The week leading up to Remembrance Day is one of the busiest on the base, Truscott said — speakers visit schools to talk with students across the province and also attend various community services.
More people than ever reached out this year to invite CFB Shilo to be part of their services, she said, but the base has a limited number of people available to send, with many 2nd Battalion, Princess Patricia’s Canadian Light Infantry members currently in Latvia as part of Canada’s Operation Reassurance.
Those attending Shilo’s Remembrance Day ceremony at the multipurpose training facility are asked to arrive by 10:30 a.m. The service can also be live streamed on the Shilo Stag Facebook page.
Other services across Manitoba
Here are some of the other Remembrance Day ceremonies taking place around Manitoba. You can also check the Royal Canadian Legion’s website to find a service near you.
Selkirk’s Royal Canadian Legion Branch 42 is hosting a Remembrance Day ceremony at the Selkirk Recreation Complex.

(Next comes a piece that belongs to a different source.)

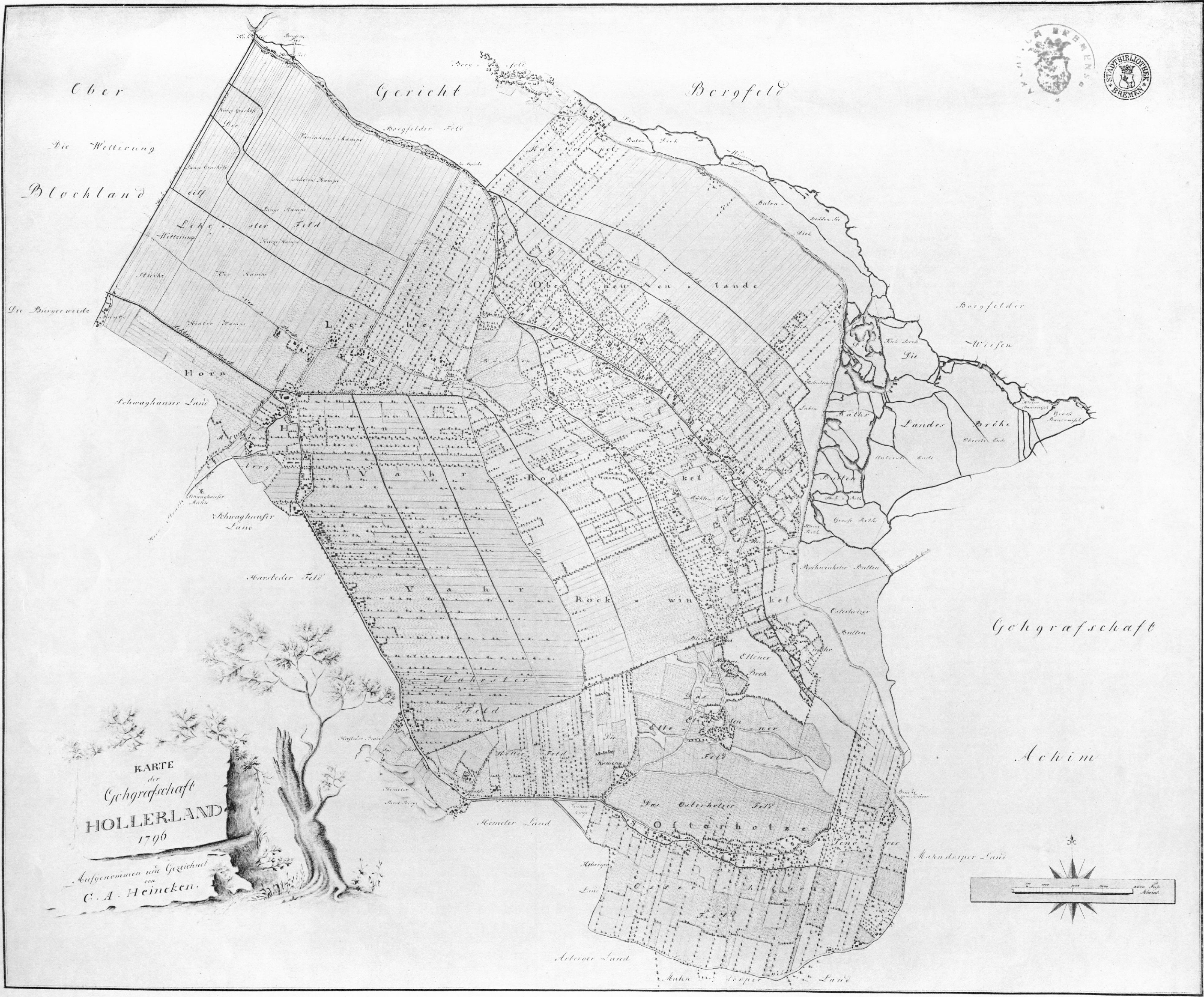 Originaö title: Karte der Gohgrafschaft Hollerland, aufgenommen und gezeichnet von C. A. Heineken 1796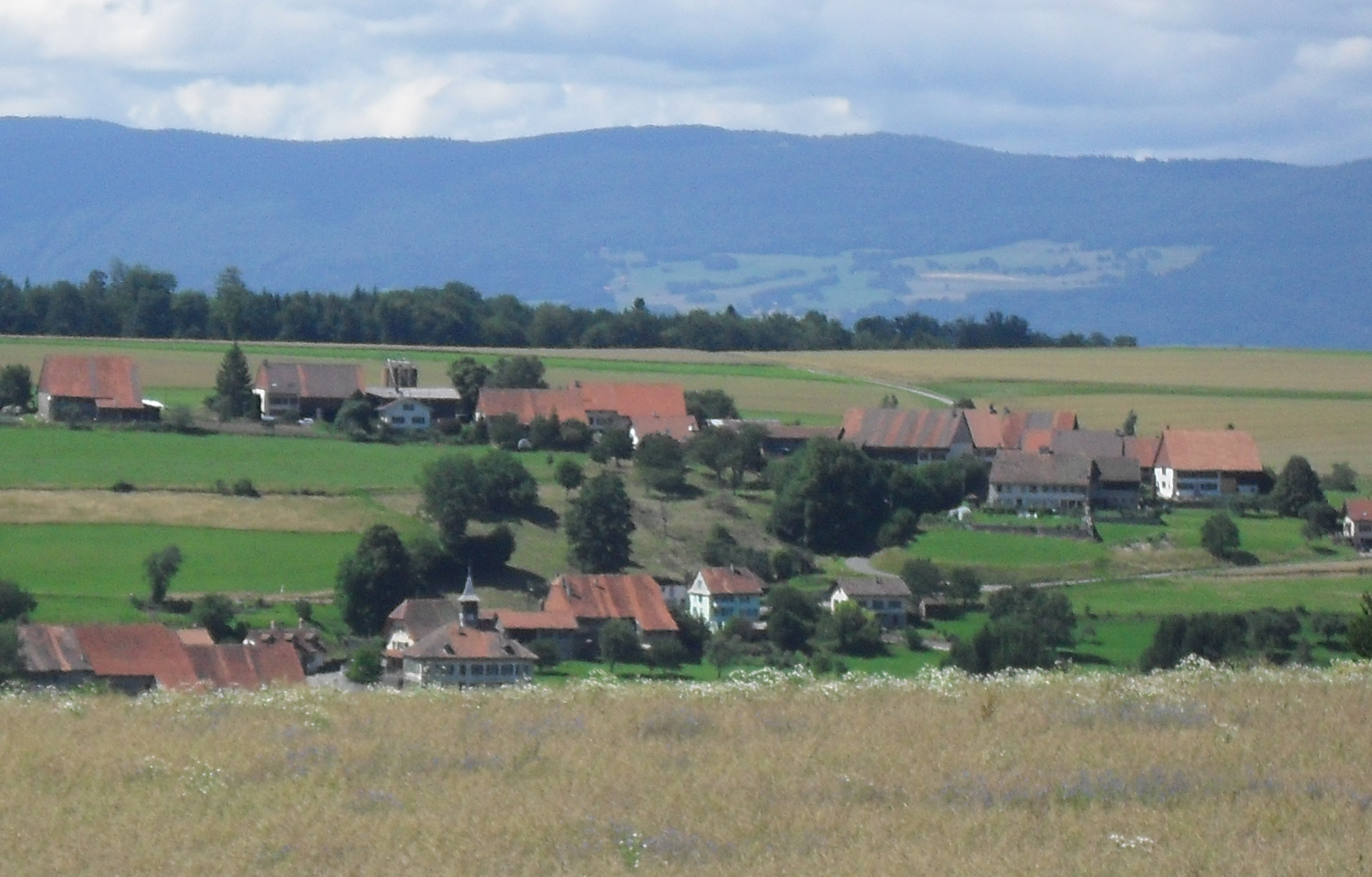 Vue de Denezy

Doors open at 10 a.m. and the ceremony starts at 10:30 a.m.
Portage la Prairie Legion Branch 65 will host a ceremony at Stride Place. Guests are asked to be seated in the arena by 10:30 a.m. A parade will take place at 10:45 a.m., with a moment of silence at 11 a.m.
The McCreary Remembrance Day service will take place at the Royal Canadian Legion Branch 173. Doors open at 10 a.m., and the service begins at 10:45 a.m. Lunch will follow.
The Remembrance Day commemoration service in Dauphin will be held at Credit Union Place, starting at 10:45 a.m. The Remembrance Day cenotaph service will follow on Memorial Boulevard starting at noon.
Steinbach’s Remembrance Day ceremony takes place at the Pat Porter Active Living Centre. The service starts at 10:45 a.m. Doors open at 10 a.m and up to 400 people are allowed. The service will also be live streamed.
In Winkler, the ceremony at the P.W. Enns Centennial Concert Hall will begin at 10:45 a.m. Doors will open at 10:15 a.m.
The Morden Remembrance Day service takes place at 10:45 a.m. at Confederation Park.
In Neepawa, the Remembrance Day service begins at 10:45 a.m. at Yellowhead Hall.
A service in The Pas will be held at the Kelsey Community School on Friday at 10:45 a.m. A parade will muster at Royal Canadian Legion Branch #19 at 10:15 a.m. and depart for the school at 10:30 a.m.
In Niverville, there will be a Remembrance Day service at the Niverville Heritage Centre at 10 a.m.